Boer General de la Rey had been active in the Zeerust area for the better part of September 1901, but with two British columns under Colonels Kekewich and Fetherstonhaugh close on his trail, de la Rey moved closer to Rustenburg.
On 22 September 1901, Colonel Kekewich marched his column through the Megato’s Nek scouting for Boers along the Elands River. On the afternoon of 29 September he arrived at Moedwil Farm which was situated on the Selons River, about 25 km west of Rustenburg.
Kekewich had on the previous day sent his supply column with an escort, to Megato’s Nek to replenish his depleted supplies. Having chosen this site, the 800 men under his command bivouacked for the night. Together with the men he had three guns from the 28th Royal Field Artillery and a Vickers machine gun.
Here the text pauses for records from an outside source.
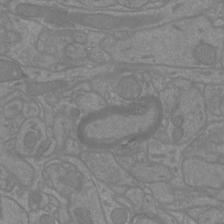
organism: Mouse
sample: Cortical neurons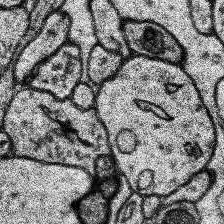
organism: Human
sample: Temporal Lobe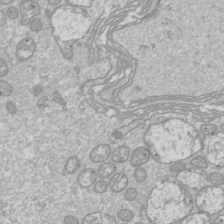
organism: Drosophila
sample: Cell division; meiosis; drosophila spermatocytes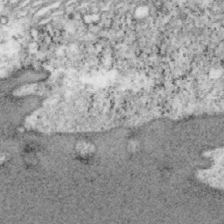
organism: Mouse
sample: OT-I killer T cells with ID8 ovarian cancer cells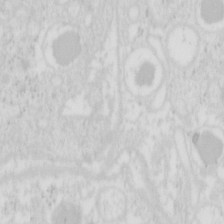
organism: Mouse
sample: Pancreas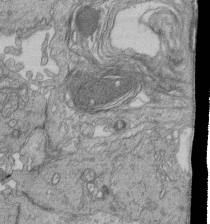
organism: Human
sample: Retinal organoid Rod and Cone cells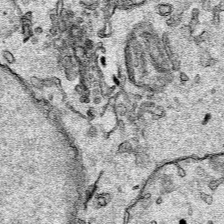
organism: Human
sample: Mitochondria in HCT116 cells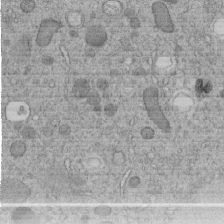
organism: C. elegans
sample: C. elegans embryo early stage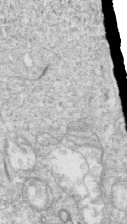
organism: Human
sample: HeLa cell HIV synapse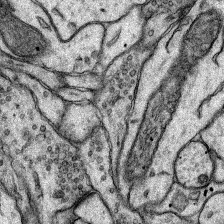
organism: Rat
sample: Hippocampus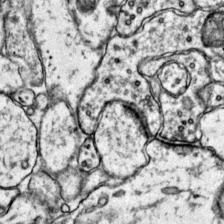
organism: Mouse
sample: Primary visual cortex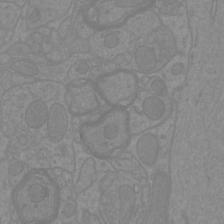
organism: Mouse
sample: Cortical neurons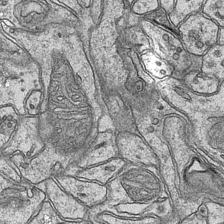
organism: Mouse
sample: CA1 Hippocampus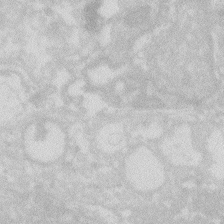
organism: Zebrafish
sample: Macrophage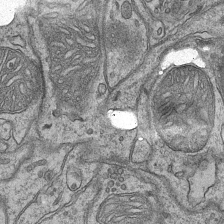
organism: Mouse
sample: CA1 Hippocampus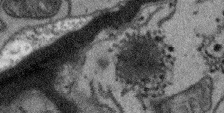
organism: Arabidopsis thaliana
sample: Root tip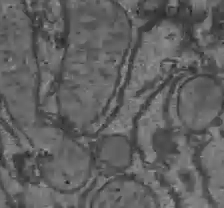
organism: C57BL Mouse
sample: Liver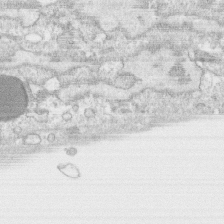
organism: Human
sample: CRL-1474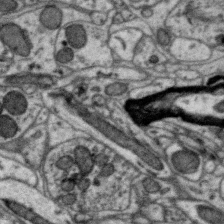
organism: Zebra finch
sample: Brain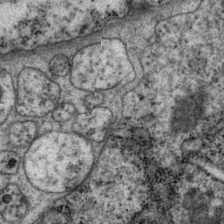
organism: P. pacificus
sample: Pharynx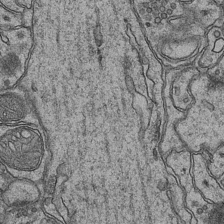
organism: Mouse
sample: CA1 Hippocampus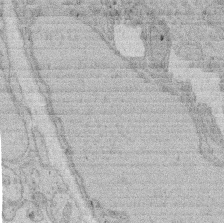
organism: Rat
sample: Salivary granule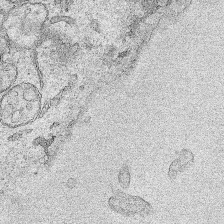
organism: Human
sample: Mitochondria in HCT116 cells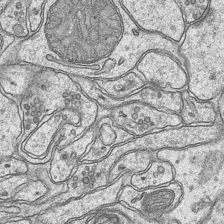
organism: Mouse
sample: CA1 Hippocampus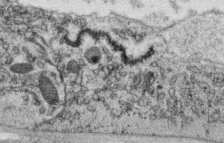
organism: C. elegans
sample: C. elegans oocyte; sperm cells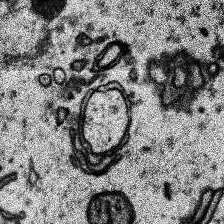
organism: Human
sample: Temporal Lobe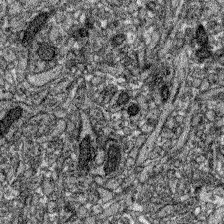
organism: Zebrafish
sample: Larval olfactory bulb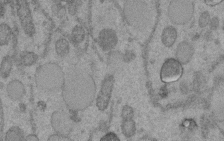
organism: C. elegans
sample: C. elegans embryo early stage

Kekewich’s week of scouting had not made contact with any Boers and they therefore believed that there were no Boers in the vicinity. The camp site chosen, according to one source, was not ideally suited as it was clearly visible on the skyline. Together with this was the fact that there was a steep dry river embankment to the west of the camp-site. However, in the already referred to book by Meintjies, he (Meintjies) states – “in spite of a good position and far-flung pickets”, so Kekewich’s choice of camp-site might not have been questionable.
Boer General de la Rey had made contact with General Kemp and together they planned an attack on Kekewich’s camp. The Boers were fully aware of the column’s position and size. Just before 5 am on the morning of 30 September Kemp progressed with his attack on the camp. The Yeomanry pickets alerted the British troops about a party of burghers advancing towards their camp. Kemp sent out two outflanking wings to surround the British camp, while the main thrust, which was from the centre, advanced from Selons River. Despite the warning from the pickets, the attack was a complete surprise and many of the horses stampeded leaving the camp-site in turmoil.
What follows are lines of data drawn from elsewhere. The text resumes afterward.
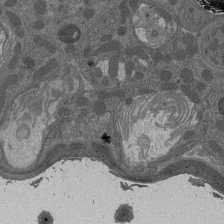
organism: Drosophila
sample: Antenna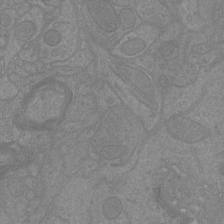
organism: Mouse
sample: Cortical neurons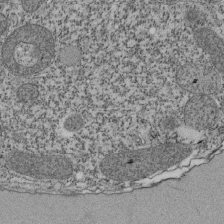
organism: Tetrahymena
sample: Cilia in tetrahymena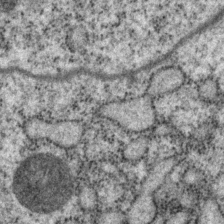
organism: P. pacificus
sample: Pharynx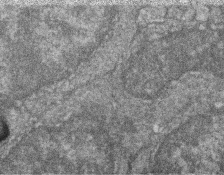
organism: Zebrafish
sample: Cilia; retinal pigment epithelium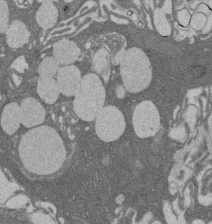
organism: Rat
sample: Salivary granule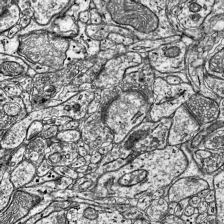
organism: Mouse
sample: Visual Cortex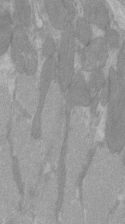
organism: C57BL Mouse
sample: Tibialis anterior muscle cell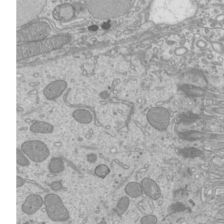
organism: Mouse
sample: Cilia; mouse epididymis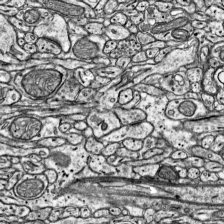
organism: Mouse
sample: Visual Cortex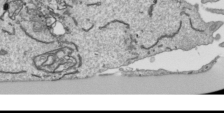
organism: Human
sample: Mitochondria in HCT116 cells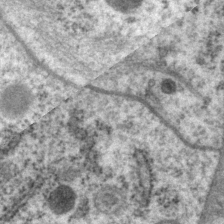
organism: P. pacificus
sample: Pharynx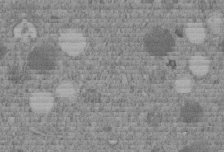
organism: C. elegans
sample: C. elegans embryo early stage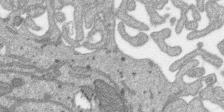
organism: Human
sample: Lung epithelial cells infected with SARS-CoV-2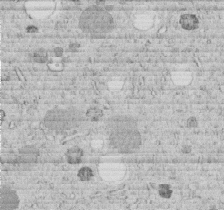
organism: C. elegans
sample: C. elegans embryo early stage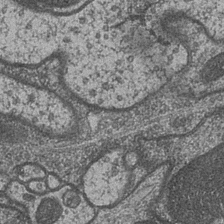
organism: Drosophila
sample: Optic medulla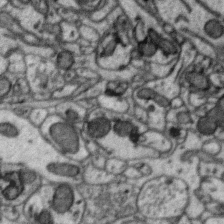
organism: Zebra finch
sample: Brain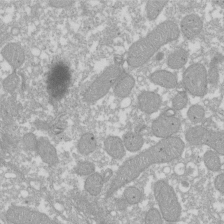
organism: Xenopus
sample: Cilia; centrioles in frog embryo cells

Dawn was just breaking and it was almost impossible to pick out the Boers. However, the now armed British moved towards the river to confront their attackers. Reports then came through that the Boers were mounting an attack on the rear of the camp.
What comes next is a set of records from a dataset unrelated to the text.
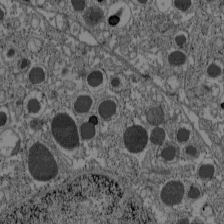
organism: C57BL Mouse
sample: Pancreatic islet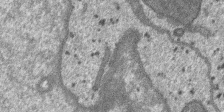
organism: Human
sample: Lung epithelial cells infected with SARS-CoV-2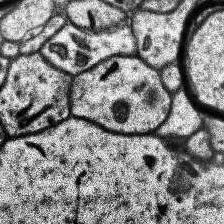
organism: Human
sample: Temporal Lobe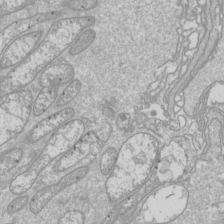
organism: Drosophila
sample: Cell division; meiosis; drosophila spermatocytes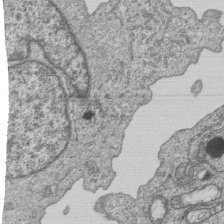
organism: Human
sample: MDA-MB-231 cells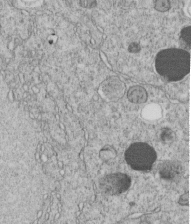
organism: C. elegans
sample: C. elegans embryo early stage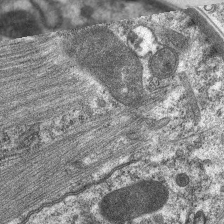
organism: C. elegans
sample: Pharynx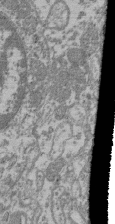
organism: Mouse
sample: Glomerulus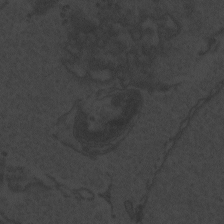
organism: Zebrafish
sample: Macrophage infected with Toxoplasma gondii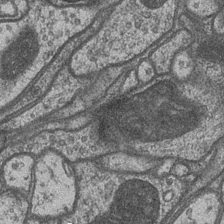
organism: Drosophila
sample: Optic medulla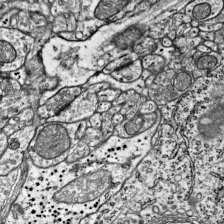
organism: Mouse
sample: Visual Cortex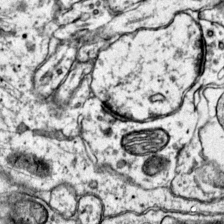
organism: Mouse
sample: Primary visual cortex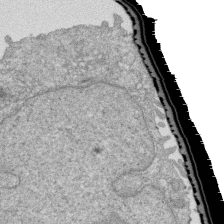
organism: Human
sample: HeLa cell HIV synapse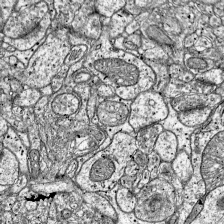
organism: Mouse
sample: Visual Cortex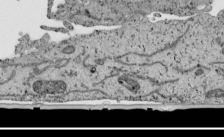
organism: Human
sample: Mitochondria in HCT116 cells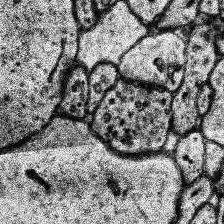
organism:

With huge initial losses the British had to rally every man they could to counter this new attack and a group of orderlies, cooks and batmen were pressed into service. Meintjies goes on to describe the action as follows – “Kekewich at once tried to beat de la Rey’s men back from their position which by this stage had given them command of the camp, for it was impossible to retreat without a disastrous abandonment of stores. Kekewich got his men to close in upon the river bank in order to get to close quarters to drive the Boers out from their commanding position.” Meintjies goes on to say, “More than half the British horses and a large number of their Officers and men had been mown down by the pelting bullets. The British advance was slow, then quickened to a magnificent rush, with the guns coming into action and by 6 am de la Rey’s commando retreated.”
Lionel Wulfsohn in his book ‘Rustenburg at War’ describes the end of the encounter as follows – “At about 6 am the Boers, realising that they were up against extremely tough, brave opponents, heavily outnumbered, and running out of ammunition, began to withdraw in two and threes. As the Times History says, with these seasoned veterans there was no panic or disorder, but the repulse was final.”
The British losses were 61 killed or mortally wounded and 158 wounded, including Kekewich. However over 300 horses and draught animals were lost in the short engagement. The Boer losses were 11 killed and 35 wounded.
As a side-line, Kekewich in a telegram to Lord Kitchener stated – “we fired 67 050 rounds of small arms ammunition”. Wulfsohn in his book summarises – “Taking into consideration that this action only lasted for about 75 minutes, this means that the British rate of fire was approximately 900 rounds a minute.”